Dari balik pintu, kulihat Mama Rukmini menatap kami. Responnya melihat keadaan kacau Jasper hanya kedipan mata dan gelengan kepala. Ia jarang keluar kamar sejak aku datang kemari—kata Mama begitu.

Mama Rukmini berjalan mengabaikan keberadaan kami, menuju dapur, entah untuk apa. Bola mataku praktis tertarik bagai terpaut pada magnet yang menempel di badan Jasper.

"Tuh, kau lihat sendiri. Mama diam saja melihatku berantakan begini."

"Memang dari mana kau ini?"

"Tadi aku tercebur di rawa. Seperti biasa, aku dan teman-temanku berburu di hutan sana. Melihat Shelley lewat cekikikan dengan teman gadisnya, aku terperosok saking rikuhnya."

Dosalah diriku ini yang menertawakan kemalangan abang tiriku. Aku menutup mulutku, menahan gelegak tawa. Jasper mendengus pendek. Jemarinya disusupkan pada rambutnya yang berantakan.

"Kau jatuh cinta, hah?" Kusenggol bahunya.

"Potong kupingku kalau tiada manusia yang merasakan jatuh cinta."

Aku terkikik lagi. Jasper meraung dan menggumam menggunakan bahasa Jawa, menghindari godaanku yang membikin wajahnya memerah.

Kudengar suara ringkikan kuda dan roda yang menggilas kerikil di luar sana. Kepalaku tersentak ke belakang, seperti sengaja ditarik oleh kekuatan abstrak yang asing. Bertanya-tanya kereta siapa yang datang. Apakah Papa? Secepat itukah ia pulang dari Buitenzorg?

Keresahan dan kegamanganku terjawab begitu kulihat pemilik kereta kuda yang berdiri dan menyandarkan tangannya pada pintu kereta. Oh, si priyayi rupanya. Aku mendesah lega sekaligus membeliakkan mata kesal. Tiada surat balasan untukku, kini orangnya datang langsung seolah mendengar radarku.

"Rupanya kau punya nyali juga," kataku, melipat tangan di depan dada.

"Kukira bukan itu sambutan pertama yang kudapatkan." Ia mencebik kecewa.

Aku terkikik. Tangannya melambai padaku, memintaku masuk ke dalam keretanya. Baru sampai dekat dengan anak tangga untuk naik ke atas, suara deheman Mama seketika mengagetkanku. Aku berbalik badan, melihatnya melipat tangan dengan tatapan menilai.

"Mevrouw," Ario mnyapa sopan dengan menundukkan kepala.

"Mau kau bawa kemana anakku ini, hm?" tanya Mama, berjalan perlahan menghampiri kami. "Dan, sudah berapa kali kubilang, jangan panggil aku Mevrouw."

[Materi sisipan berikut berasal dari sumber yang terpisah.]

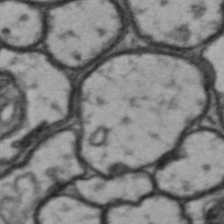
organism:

"Berapa kali saya bilang juga, tak akan saya berhenti memanggil Anda Mevrouw."

Mama mendesah pendek. "Mau kau bawa kemana?"

"Nina, Mevrouw?" Ario benar-benar keras kepala. Mama tampaknya sudah tidak mempermasalahkan panggilan sopan itu. "Putri Mevrouw menyebut saya tak bernyali datang kemari."

"Tidak sopan." Mama mendelik padaku. "Apakah Tantemu tidak mengajarimu sopan santun di sana, Nina? Mana sikap sopanmu sebagai seorang wanita? Tak patut kau berbicara seperti itu pada orang lain, terutama lelaki."

Memangnya salah menyebutnya tidak bernyali?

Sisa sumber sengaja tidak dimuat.